Следующим на посту главного дирижера оказался Геннадий Николаевич Рождественский. Это была совершенно обратная Светланову фигура, но не менее самобытная. Вместо рыбной ловли он предпочитал собирать марки с изображением музыкальных инструментов, редкие книги и автографы великих музыкантов и композиторов. Детство его прошло не в коммуналке на Таганке, а в престижном композиторском доме на Миуссах, где соседствовали классики советской музыки, — выучивать их произведения маленькому Гене задавали на уроках в Центральной музыкальной школе. Близорукий Рождественский на призыв своих одноклассников погонять с ними мяч во дворе отнекивался, заслоняясь Большой советской энциклопедией (а скорее всего, даже отмахивался этой самой тяжеленной книжкой, после чего ни у кого не возникало желания обозвать его очкариком, даже у сына Ойстраха). Геннадий Рождественский — потомственный дирижер, в Московской консерватории он учился у собственного отца Николая Аносова, работавшего со многими оркестрами, в том числе и зарубежными. А его мать — Наталья Рождественская, солистка Всесоюзного радио, с оркестром которого она исполнила немало оперных партий, в том числе Февронию, Донну Анну и другие. С утра до вечера в доме музицировали: Гена аккомпанировал, а мама пела камерный репертуар, любила Шумана. Короче говоря, не квартира, а филармония.
Если Светланов посвятил себя сдуванию пыли веков с забытых партитур, то Рождественский открывал публике современную музыку — Альфреда Шнитке, Софию Губайдулину, Пауля Хиндемита, Бенджамина Бриттена, Игоря Стравинского, к чему пристрастил его отец. Как-то в году 1949-м, когда все советские люди отправляли в Кремль гостинцы и рукотворные сувениры к юбилею любимого вождя, Николай Аносов преподнес сыну свой подарок — пластинки на 78 оборотов с записью «Петрушки» Стравинского. Заслушав пластинки почти до дыр (более полсотни раз!) на сундукообразном фанерном проигрывателе, Рождественский возжелал взглянуть на партитуру балета «Петрушка», отправившись в библиотеку Московской консерватории. Наивный молодой человек не знал, что просто так запрещенные ноты ему никто не выдаст. Секретность была такова, будто Рождественский требовал выдать ему карты приграничных районов СССР. Дрожащим от страха голосом, оглядываясь по сторонам, старшая библиотекарша отправила меломана за визой к заместителю директора консерватории, известному трубачу, игравшему раньше в оркестре Большого театра Георгию Антоновичу Орвиду. Ему не нужно было объяснять ценность музыки Стравинского, тем не менее резолюцию он поставил двусмысленную: «Выдать. Г. Орвид». Тем самым, на всякий случай, он заметал следы: поди разбери, что там «выдали», ведь название произведения он не указал!
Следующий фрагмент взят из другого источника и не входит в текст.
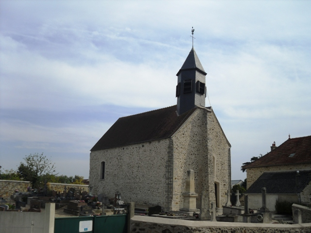 L'église Notre-Dame de la Nativité de la Très Sainte Vierge à Courcouronnes (91)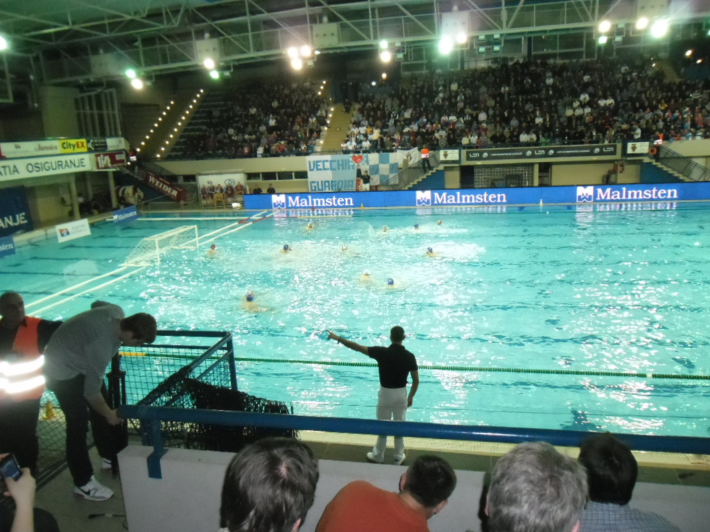 prizor iz vaterpolske euroligaške utakmice Jug - Pro Recco (8:7) u Dubrovniku 29. siječnja 2014.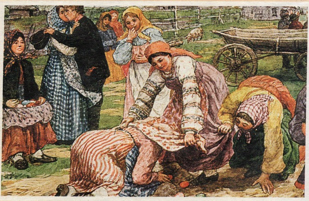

Партитуру Рождественскому дали, но без права забрать ее домой, а лишь для ознакомления в читальном зале библиотеки. Заведующая забрала бумажку с разрешением Орвида, подколов ее куда-то, тоже на всякий случай. Почитатель Игоря Стравинского (вредного для СССР композитора-формалиста) читал его партитуру с предосторожностями, словно шпионскую шифровку. «Выбрав столик, — вспоминал Геннадий Николаевич, — в дальнем углу читального зала, я вынул из-за пазухи принесенную из дома нотную тетрадь и переписал в нее особо интриговавшие меня места. Теперь я знал, уже не “понаслышке”, почему так волшебно звучала партитура “Петрушки”. Через год я приехал вместе с балетом Большого театра в Лондон и был “безмерно” удивлен, увидев на полке нотного магазина фирмы “Boosey and Hawkes” одиннадцать (!) изданий партитуры “Петрушки”, каждое из которых можно было купить за доступную цену, ни у кого не испрашивая на это разрешения! Что я и сделал»[45]
.Рождественский пришел в Большой театр еще при Голованове — ассистентом главного дирижера. В конкурсе на должность стажера в 1950 году участвовало от силы пять человек. Рождественский, дабы продемонстрировать свои дирижерские способности, остроумно выбрал не Чайковского или Бородина, а малоизвестную «Эпическую поэму» композитора-современника, Германа Галынина, которую никто и слыхом не слыхивал. Это был хитрый ход — поскольку претензий Рождественскому предъявлять было не за что, его и выбрали среди прочих. После мучительного ожидания своей участи в коридоре молодой дирижер был вызван в ложу, где заседала высокая комиссия с Головановым во главе: «Мы тебя взяли, но о яме забудь и выкинь из головы, что когда-нибудь будешь дирижировать здесь и вообще войдешь в дирижерскую комнату!» А Рождественский и не претендовал на место Голованова — спасибо, что вообще на порог пустили, в девятнадцать-то лет! Он ведь не Вилли Ферреро.